How to get a pointer type's pointed type?

Question

I have a pointer type Ptr. It might be T*, unique_ptr, shared_ptr, or others. How to get its pointed type at compilation time? I try the following but failed

template<class Ptr>
void f()
{
    typedef decltype(*Ptr()) T; // give unexpected results
}

The following deleted answer works very well.

typedef typename std::remove_reference<decltype(*std::declval<Ptr>())>::type T;

Answer 1

This is one way to do it.

Create a helper class, with appropriate specializations to deduce the pointer type.

template <typename T> Pointer;

template <typename T> Pointer<T*>
{
   typedef T Type;
};

template <typename T> Pointer<shared_ptr<T>>
{
   typedef T Type;
};

template <typename T> Pointer<unique_ptr<T>>
{
   typedef T Type;
};

template<class Ptr>
void f()
{
    typedef typename Pointer<Ptr>::Type PointerType;
}

Answer 2

I was in the middle of writing up this answer when I saw someone else had already posted it, so I gave up.

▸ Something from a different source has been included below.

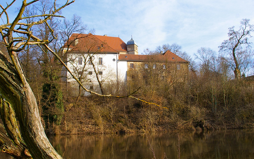 Schloss Fronberg

But then that other answer disappeared, so here it is. If the original reappears, I'll delete this.

If Ptr is (for example) int*, then decltype(*Ptr()) evaluates to int& rather than int, which is probably the cause of your error (whatever it is). Try:

std::remove_reference<decltype(*Ptr())>::type

Or, if it's possible Ptr might not have a default constructor:

std::remove_reference<decltype(*std::declval<Ptr>())>::type